Floyd-Warshall achieves its $O(n^3)$ performance using a programming technique called dynamic programming, which breaks computations into overlapping steps.
The algorith inspects paths of increasing length between each node and keeps track of the shortest one.
Keeping the record of prior computations is the key feature of dynamic programming that helps avoid recomputing known results.
Inspecting each of the $n^2$ node pairs in the graph $n$ times, one for each increase in path length, keeps the performance bound at O(n^3).
Because it finds the shortest path between all pairs, we end up with a complete set of paths across the graph at the end of the compution.
That is, we now have the full transitive closure in O(n^3) operations.
This is a clear improvement over using fast matrix multiplication for transitive closure.

What if we just want to compose a limited number of relations, like we did with the friends of friends.
We know even the fastest matrix multiply method will still require operations in the order of $O(n^{2.373})$.

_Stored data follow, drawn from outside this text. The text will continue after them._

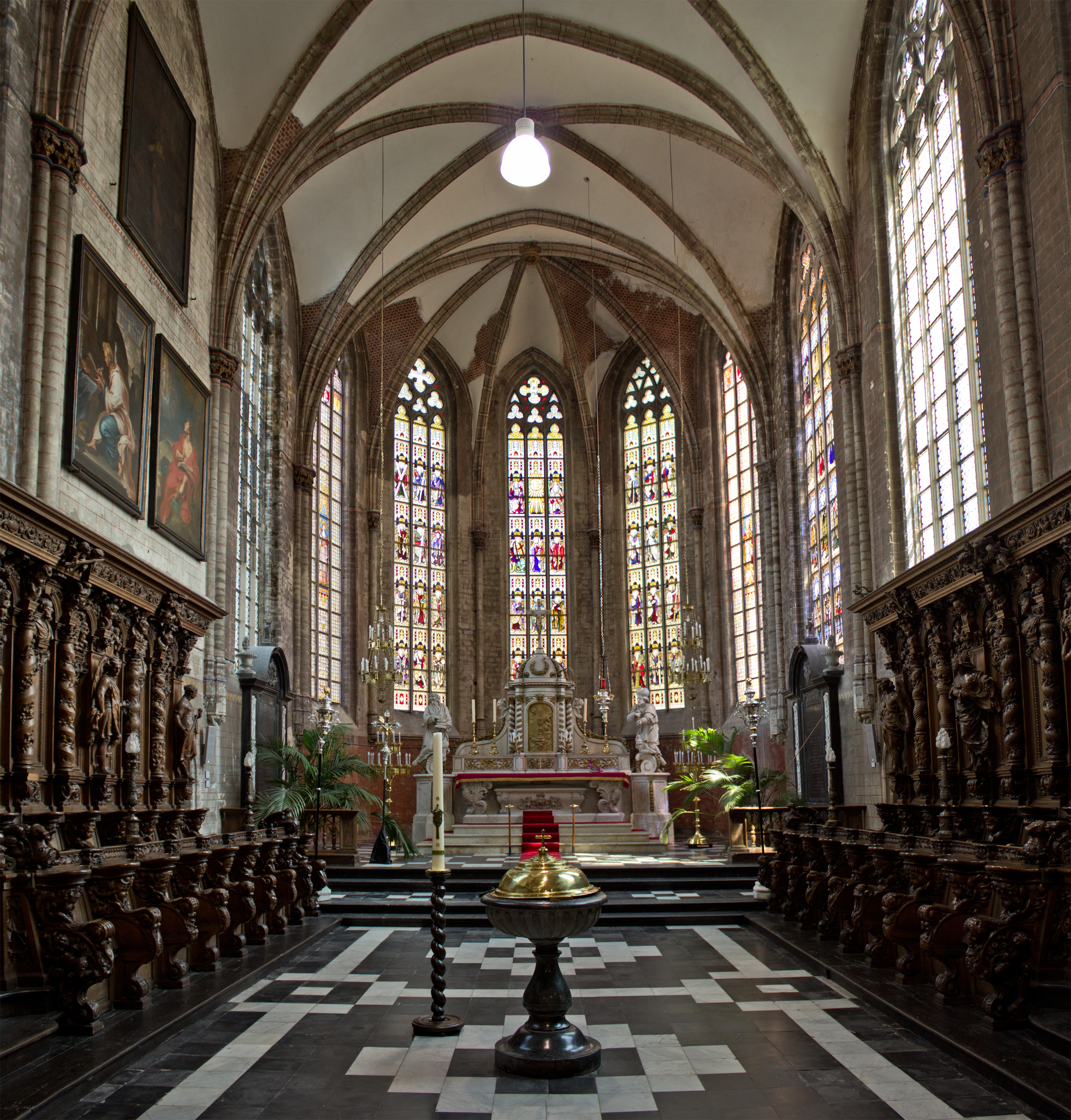 Dekanale kerk Onze-Lieve-Vrouw van Goede Hoop, Vilvoorde.
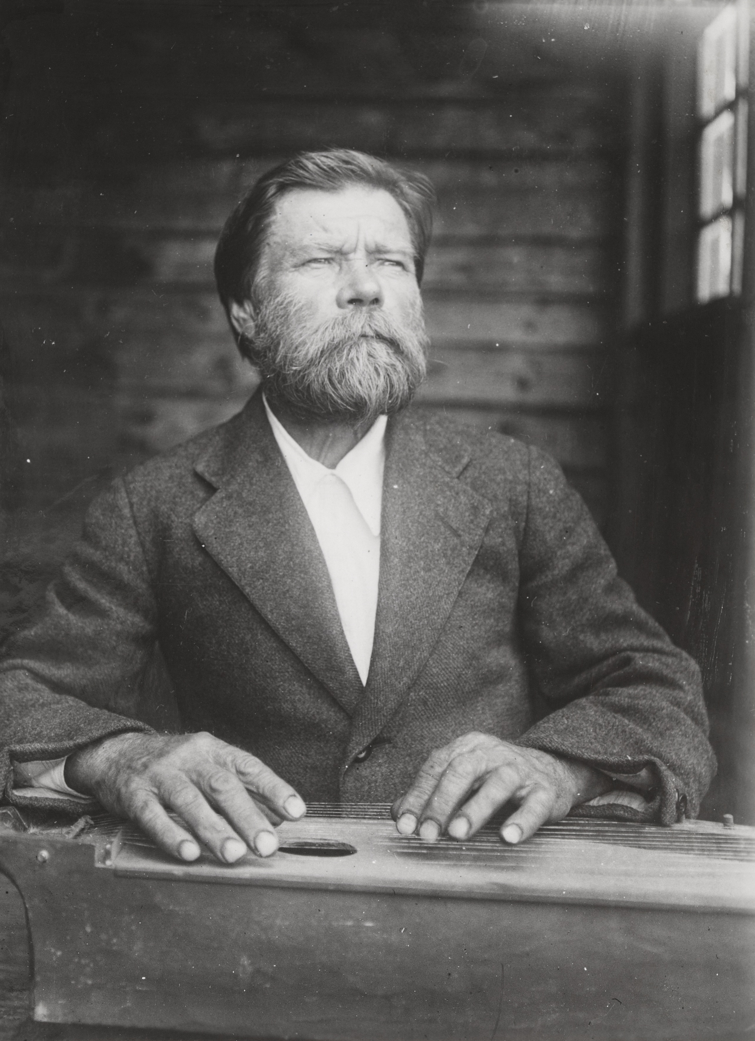 Runonlaulaja Iivana Härkönen 1917
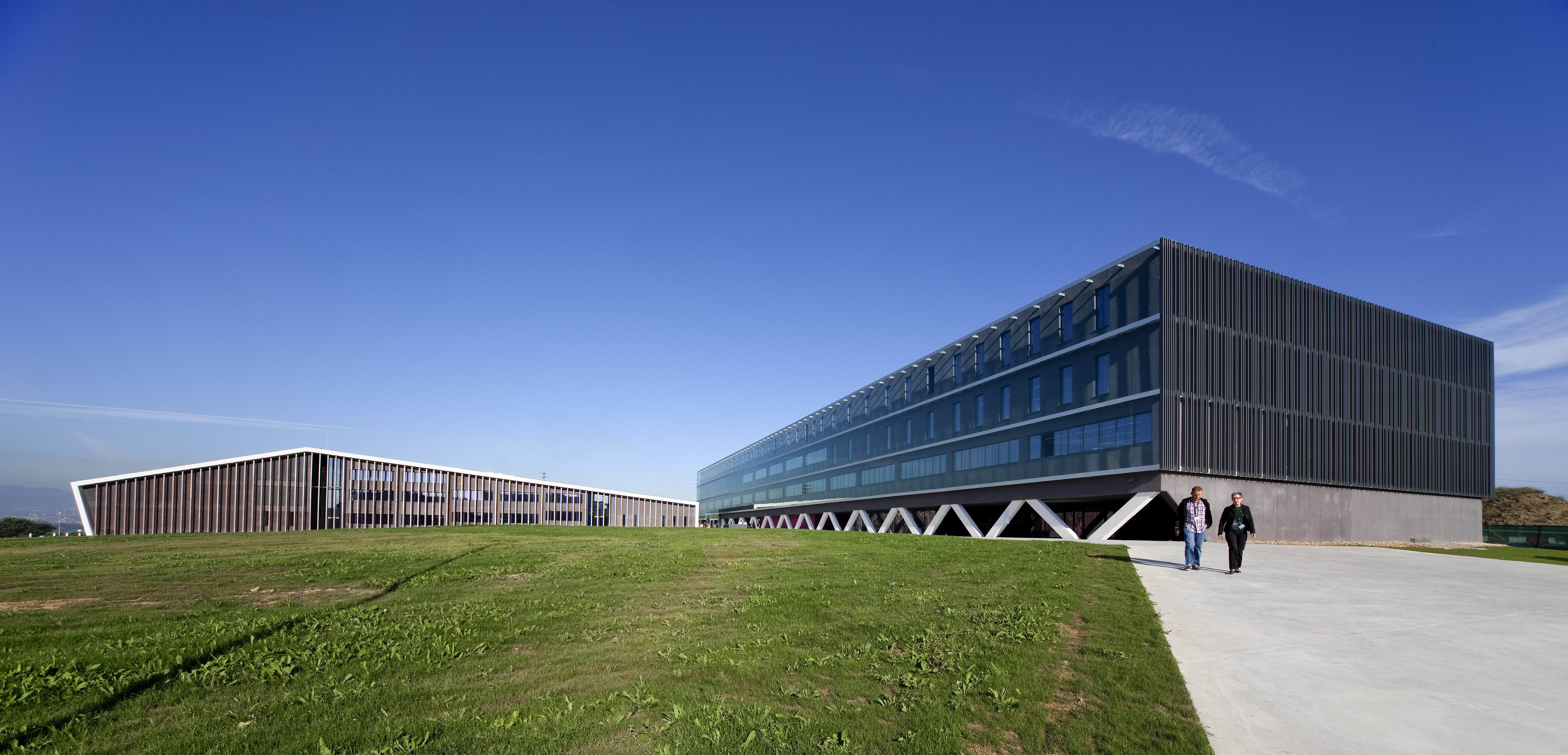 UPV/EHUko Bilboko Hezkuntza Fakultatearen ikuspegi orokorra
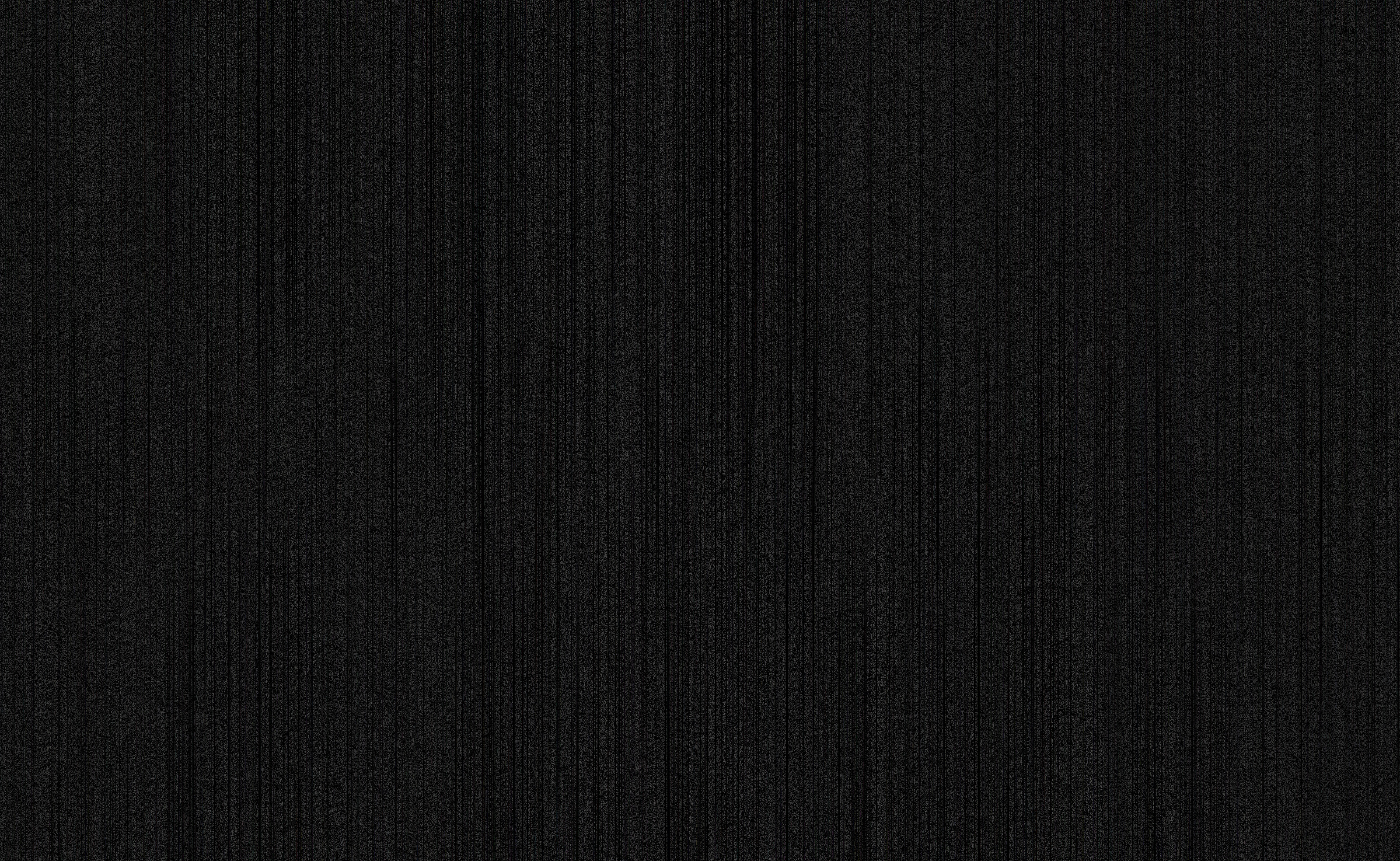 Пример растровой текстуры шума
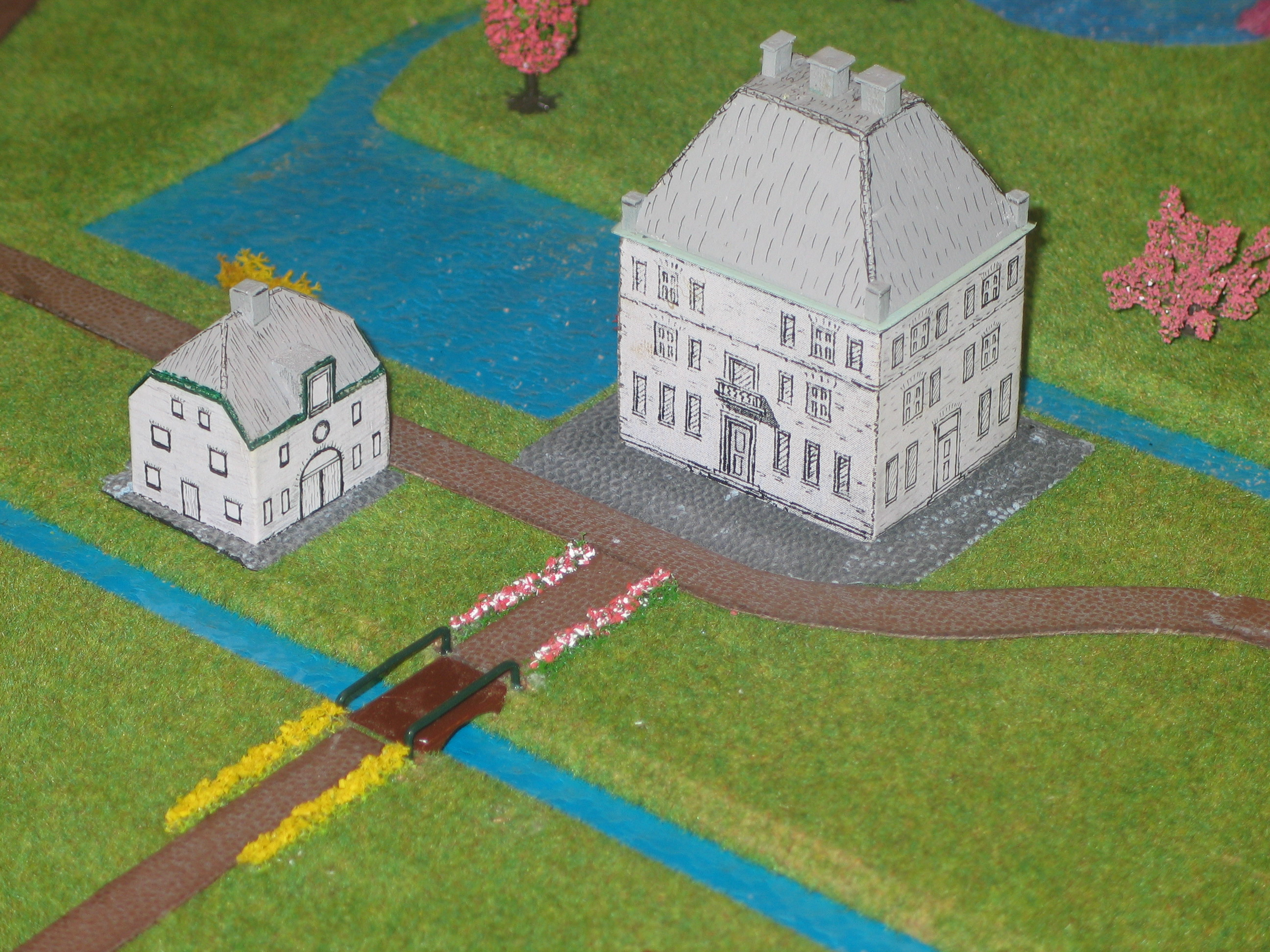 Eigen gemaakte foto
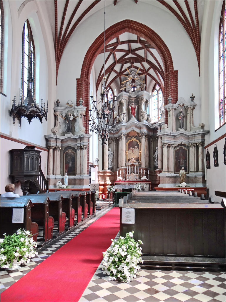 L’Église Sainte Anne est un chef-d’œuvre du gothique tardif. L’architecte de l’église ainsi que l’époque de sa construction sont sujets à débats. Extrait du site sur Vilnius
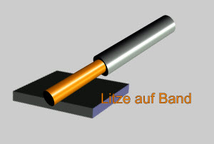 Verbindung Litze auf Band
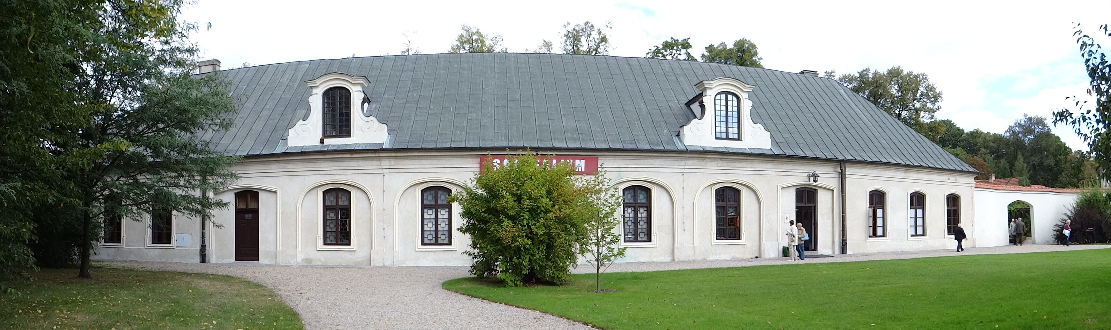 Pawilon północny - dawniej była w nim wozownia, dziś Galeria sztuki Socrealistycznej
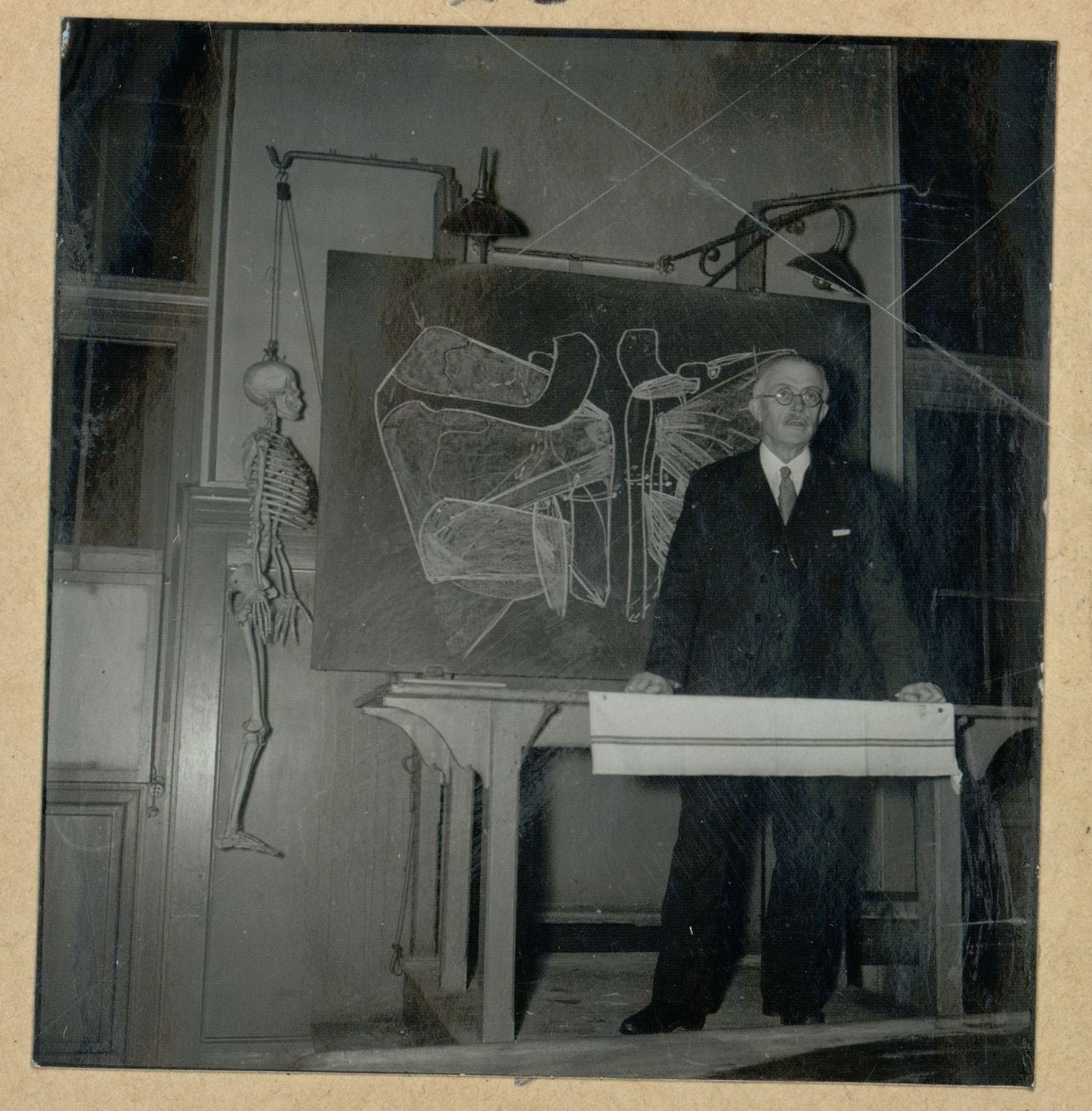 Photographie

Is this the best we can do?

Let's revisit the earlier observation that we are working with logical matrices.
Is it possible to leverage Boolean matrix multiplication as a performance advantage?

We can rewrite our left-side matrix of the multiplication as set of rows that just records the postion of the ones in that row.
We then step through each element of these these $i$ rows and inspect the corresponding element for its position $k$ in the right side matrix in cell $k,j$.
If the we find a $1$ in that position then we know there is a path between these elements.
We found one path so we don't need to do any more work. 
We set the value of the entry in the solution matrix to $1$.
We can then move on to the next row.
If we don't find a $1$ we keep going until we run out of entries in the second matrix to inspect.
If no ones occured, then the result matrix entry is set to $0$.
There are no paths between these elements.
The expected run time of this algorithms for most matrices is $O(n^2)$.
The are worst case peformance of $O(n^3)$ but that's not any worse than the solutions above.

This gives us an $O(n^2)$ algorithm for computing paths between nodes.
This means we could compute the friend of a friend relation for a one-million person social network in same time it would take to compute the relation for a 10,000 person network had we used naive matrix multiplication.
That's a huge increase in the size of networks we can explore.

There's a lot of value in thinking about perfomance when working with computers.